The capture is not directed at the ANC. The governing party is merely the vehicle. Patrimonialism - an insidious form of authoritarian corruption - is the method. The state and its subsidiary entities are the real, ultimate targets.

Political scientist Francis Fukuyama says human beings have always been prone to favour relatives and friends in transactions of any kind.

What distinguishes modern humans is their ability to set up institutions whose main purpose is to tame this natural inclination to be corrupt.

Modern institutions such as the constitution and the rule of law are meant to ensure the relationships between government leaders and citizens are not governed by friendships or family connections.

Modern state institutions must be based on impersonal relationships.

You must get what you deserve purely on the basis of merit.

Equality means everyone has equal opportunities and no one is ahead of others by virtue of friendships at the highest level of government. Public power is used rationally in the public interests.

Friendships with those in higher places must not count for anything.

In a modern system like the one we aspire to build, those who place considerations other than what is stated in the rules and laws, including empowerment legislation, must be punished.

A state is modern and dynamic if it has the means and capacity to unleash this punishment consistently, irrespective of the status of those implicated in wrongdoing.

Failure to do so means, by default, the return to the state of nature where the interests of the tribe, family, friends and cronies take precedent over the public interest.

Africans are supposed to be very harsh on foreigners who treat their leaders as a gateway to access public resources through questionable arrangements.

The conduct of foreigners - including those who might have been naturalised - who behave in this manner seems to be based on the stereotypical notion that Africans are generally corrupt.

These corrupt Africans, it is presumed, are prepared to forsake all that is noble for the benefit of kin and belly.

Having learned from the tragic failures of other countries whose leaders were lured by corrupt neocolonialists to giving away their riches in exchange for small crumbs, South Africans constructed a sound modern post-apartheid dispensation.

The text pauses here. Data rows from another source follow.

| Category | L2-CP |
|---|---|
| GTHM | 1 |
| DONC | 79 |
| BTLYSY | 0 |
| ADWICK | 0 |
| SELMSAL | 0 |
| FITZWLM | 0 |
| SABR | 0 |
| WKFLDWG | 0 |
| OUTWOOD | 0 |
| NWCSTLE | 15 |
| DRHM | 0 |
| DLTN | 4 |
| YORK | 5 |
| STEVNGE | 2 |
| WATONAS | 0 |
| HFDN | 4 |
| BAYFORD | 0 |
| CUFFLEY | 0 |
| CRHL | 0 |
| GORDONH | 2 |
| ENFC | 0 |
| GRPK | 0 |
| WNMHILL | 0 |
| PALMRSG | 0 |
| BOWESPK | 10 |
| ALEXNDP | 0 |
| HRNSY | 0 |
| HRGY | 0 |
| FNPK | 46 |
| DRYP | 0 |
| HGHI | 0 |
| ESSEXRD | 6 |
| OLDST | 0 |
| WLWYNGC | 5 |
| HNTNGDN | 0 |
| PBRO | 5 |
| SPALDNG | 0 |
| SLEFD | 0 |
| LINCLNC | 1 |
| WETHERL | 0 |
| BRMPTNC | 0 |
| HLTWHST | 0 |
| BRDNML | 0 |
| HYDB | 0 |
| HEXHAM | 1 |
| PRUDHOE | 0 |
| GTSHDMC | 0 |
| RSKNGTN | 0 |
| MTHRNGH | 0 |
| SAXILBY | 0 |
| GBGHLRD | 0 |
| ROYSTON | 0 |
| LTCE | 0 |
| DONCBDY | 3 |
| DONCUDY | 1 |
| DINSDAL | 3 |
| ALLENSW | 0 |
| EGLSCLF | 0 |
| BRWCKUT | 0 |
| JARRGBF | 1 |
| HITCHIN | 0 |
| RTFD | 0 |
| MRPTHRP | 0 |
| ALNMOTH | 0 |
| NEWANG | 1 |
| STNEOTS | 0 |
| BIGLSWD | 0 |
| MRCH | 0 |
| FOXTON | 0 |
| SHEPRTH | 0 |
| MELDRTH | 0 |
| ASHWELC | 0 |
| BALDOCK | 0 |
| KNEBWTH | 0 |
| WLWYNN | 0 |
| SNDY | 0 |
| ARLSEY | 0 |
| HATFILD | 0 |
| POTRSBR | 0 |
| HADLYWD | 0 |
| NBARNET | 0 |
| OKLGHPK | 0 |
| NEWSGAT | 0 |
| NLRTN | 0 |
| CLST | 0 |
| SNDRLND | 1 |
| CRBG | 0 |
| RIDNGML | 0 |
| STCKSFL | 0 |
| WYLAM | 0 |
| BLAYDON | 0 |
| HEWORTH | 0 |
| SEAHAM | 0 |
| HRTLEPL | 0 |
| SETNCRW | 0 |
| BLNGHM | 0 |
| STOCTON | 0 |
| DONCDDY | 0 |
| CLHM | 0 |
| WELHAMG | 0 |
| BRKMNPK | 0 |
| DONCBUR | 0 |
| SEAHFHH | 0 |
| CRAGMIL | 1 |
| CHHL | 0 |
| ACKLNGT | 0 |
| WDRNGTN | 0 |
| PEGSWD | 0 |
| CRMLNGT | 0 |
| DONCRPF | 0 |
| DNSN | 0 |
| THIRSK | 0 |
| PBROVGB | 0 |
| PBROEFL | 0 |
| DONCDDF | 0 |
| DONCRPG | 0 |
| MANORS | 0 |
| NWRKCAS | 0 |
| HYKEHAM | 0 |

This dispensation has clear rules about the awarding of state licences and contracts, among other things.

Thanks to the ANC-led government, these rules have been strengthened over the years.

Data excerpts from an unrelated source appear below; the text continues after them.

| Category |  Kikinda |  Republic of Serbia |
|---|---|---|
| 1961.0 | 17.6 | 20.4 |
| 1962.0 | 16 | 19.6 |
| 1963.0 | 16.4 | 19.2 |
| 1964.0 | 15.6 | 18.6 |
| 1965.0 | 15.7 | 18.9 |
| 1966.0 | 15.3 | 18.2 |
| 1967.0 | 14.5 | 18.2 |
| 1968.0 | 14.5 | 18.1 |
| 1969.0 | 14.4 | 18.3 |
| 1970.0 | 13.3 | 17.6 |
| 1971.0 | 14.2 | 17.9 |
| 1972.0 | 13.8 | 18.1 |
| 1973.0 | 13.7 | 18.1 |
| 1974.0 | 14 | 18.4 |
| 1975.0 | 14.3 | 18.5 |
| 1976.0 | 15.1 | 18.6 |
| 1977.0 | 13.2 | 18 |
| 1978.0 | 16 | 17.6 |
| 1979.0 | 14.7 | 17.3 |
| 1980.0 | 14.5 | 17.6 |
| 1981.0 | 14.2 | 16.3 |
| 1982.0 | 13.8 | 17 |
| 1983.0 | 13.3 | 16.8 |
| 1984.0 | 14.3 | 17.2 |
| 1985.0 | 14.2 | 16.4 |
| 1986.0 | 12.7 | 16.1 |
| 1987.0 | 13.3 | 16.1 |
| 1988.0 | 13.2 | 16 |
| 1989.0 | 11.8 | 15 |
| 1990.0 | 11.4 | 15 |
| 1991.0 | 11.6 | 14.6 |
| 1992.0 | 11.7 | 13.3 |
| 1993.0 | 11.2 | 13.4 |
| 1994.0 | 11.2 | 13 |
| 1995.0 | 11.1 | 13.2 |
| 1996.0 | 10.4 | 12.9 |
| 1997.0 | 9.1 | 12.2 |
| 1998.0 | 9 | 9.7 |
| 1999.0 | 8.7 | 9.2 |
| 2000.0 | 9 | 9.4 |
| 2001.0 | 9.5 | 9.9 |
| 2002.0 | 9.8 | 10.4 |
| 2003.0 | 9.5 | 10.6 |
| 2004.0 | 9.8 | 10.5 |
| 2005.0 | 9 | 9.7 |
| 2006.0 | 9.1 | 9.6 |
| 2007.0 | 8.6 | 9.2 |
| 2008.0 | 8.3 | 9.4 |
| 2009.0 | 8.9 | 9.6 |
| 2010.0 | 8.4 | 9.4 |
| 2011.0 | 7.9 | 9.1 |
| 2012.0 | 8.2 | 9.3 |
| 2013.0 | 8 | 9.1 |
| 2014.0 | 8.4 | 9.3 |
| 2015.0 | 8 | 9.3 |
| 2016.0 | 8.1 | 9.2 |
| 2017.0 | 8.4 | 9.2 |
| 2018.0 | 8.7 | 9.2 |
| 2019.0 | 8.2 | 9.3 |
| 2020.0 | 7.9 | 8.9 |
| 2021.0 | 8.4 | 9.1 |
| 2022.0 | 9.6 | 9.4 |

This notwithstanding, the circumstances under which the Guptas are securing business deals leave a sour taste in the mouths of many South Africans.

President Jacob Zuma is said to have been "captured" by the Guptas in what could be seen as an onset of the third wave of complex colonial machinations.

Maybe Zuma is right in arguing that the Guptas are just friends and they incidentally do business with his son. Maybe they are good at spotting opportunities.

Whatever the case, the ANC must continue to critically examine their role in state capture and the implications for our nascent democracy. Failing which voters will ask who is at the helm of the state and on whose behalf? Does it matter that there are elections every five years?

The fact that the ANC and its allies are concerned about this shows that there are sober minds in the governing party. They need encouragement.